From one to 49 million

I was laden with agonizing loneliness, helplessness, and fear of the future during my adolescence. I used to think that I was the only person in the world attracted to people of the same gender and that I was sick and needed treatment. That was why, when I found out on the internet that there were other people like me, and that homosexuality was not an illness or disorder, I felt a tremendous sense of relief and excitement. After all, I’m not alone in this world. After all, we are not sick. After all, love is gender blind.

To me, herein lies the power of the internet—it empowers us to elevate ourselves, and to bring warmth to others across all corners of the world living in loneliness, helplessness and fear because of their sexual orientation.

This was how I found my calling to leverage the power of the internet to serve the LGBTQ community. Starting from developing a personal website, I endured continuous and painstaking exploration, experimentation, changes and breakthroughs.
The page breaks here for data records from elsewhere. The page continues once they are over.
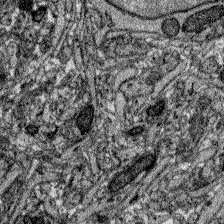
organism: Zebrafish
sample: Larval olfactory bulb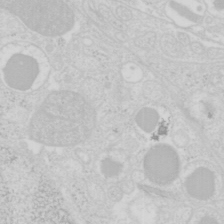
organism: Mouse
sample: Pancreas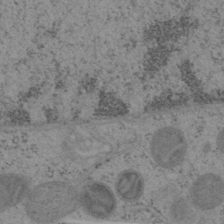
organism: Mouse
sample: OT-I killer T cells with ID8 ovarian cancer cells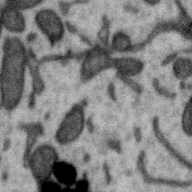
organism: Zebra finch
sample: Brain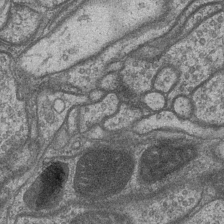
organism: Drosophila
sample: Optic medulla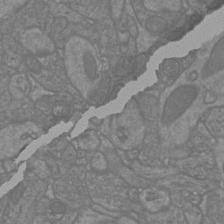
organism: Mouse
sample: Cortical neurons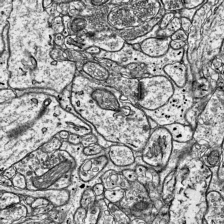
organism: Mouse
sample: Visual Cortex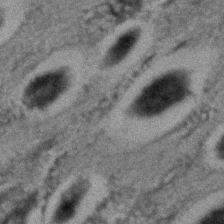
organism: C. elegans
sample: C. elegans embryo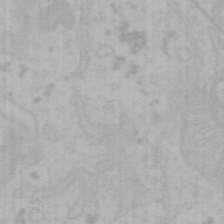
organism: Mouse
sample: Choroid plexus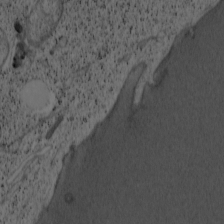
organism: African green monkey
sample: COS-7 cells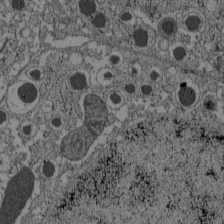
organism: C57BL Mouse
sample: Pancreatic islet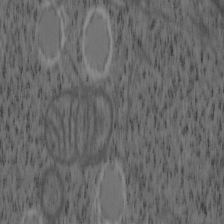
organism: Human
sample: HeLa cells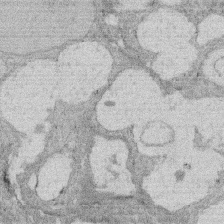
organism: Rat
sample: Salivary granule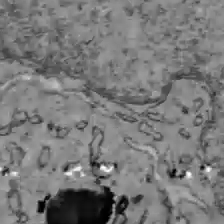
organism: C57BL Mouse
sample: Liver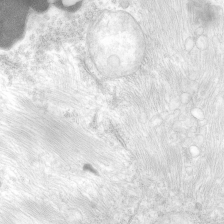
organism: Human
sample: Neocortex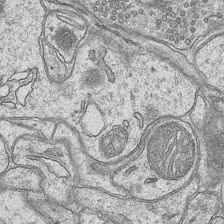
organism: Mouse
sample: CA1 Hippocampus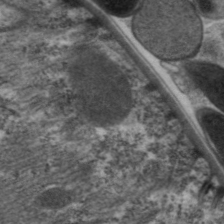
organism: C. elegans
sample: Pharynx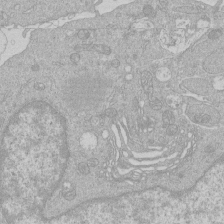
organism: Human
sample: Macrophage cells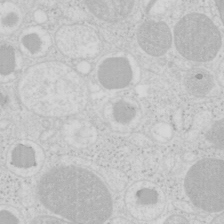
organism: Mouse
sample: Pancreas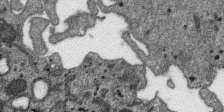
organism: Human
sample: Lung epithelial cells infected with SARS-CoV-2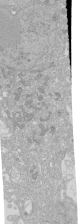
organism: Human
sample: Caco-2 cells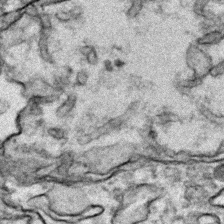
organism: Zebrafish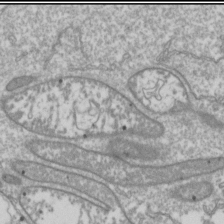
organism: Drosophila
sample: Cell division; meiosis; drosophila spermatocytes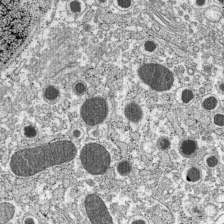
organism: C57BL Mouse
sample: Pancreatic islet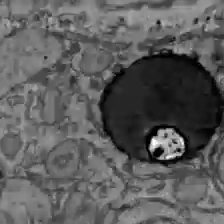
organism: C57BL Mouse
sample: Liver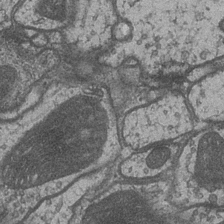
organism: Drosophila
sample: Optic medulla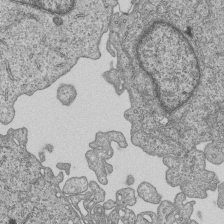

When faced with adversity, I reminded myself not to give up, and that the path I chose requires me to be exceptionally strong in mind and willpower. Finally, my dream became a shared vision of our over 400 team members, ushering us to build a leading LGBTQ community in the world with over 49 million registered users spread across over 210 countries and regions around the globe.

We make the world a better place

We are more than just a social network or a live streaming platform. Social interaction, an innate human need, is our point of entry to serve the LGBTQ population. However, we do not stop there; we are excited to leverage this platform to establish connections among people, content and services. We offer our users a safe and secure oasis to satisfy their needs for social networking, information sharing, entertainment, health and wellness, and parenthood that have not been fully addressed by the general commercial environment of the wider society.

We provide our users with full-lifecycle services. We firmly believe that everyone is equally entitled to high-quality, tailored, friendly and discrimination-free commercial services.

We are also more than just a commercial enterprise. Our commercial operation is the gateway through which we engage with the world and a gentle force that propels social progress by eliminating discrimination. We aspire to tell the world our stories—this is an organization dedicated to the LGBTQ community built hand-in-hand by both heterosexual and LGBTQ members, with users across the world of different skin colors and ethnicities who live around us with the same love, sense of equality and yearning for a better life. They might be your colleagues, your friends or your family members.

When people recognize our existence, they recognize the existence of the LGBTQ population. When they witness our dedication and hard work, they will also embrace the positive, sanguine and uplifting community behind us.

We look forward to you standing by us

Our listing is an important milestone in our long journey. Being a public company will encourage us to continue expanding our brand globally, improving our corporate governance and optimizing our products and services for the LGBTQ community.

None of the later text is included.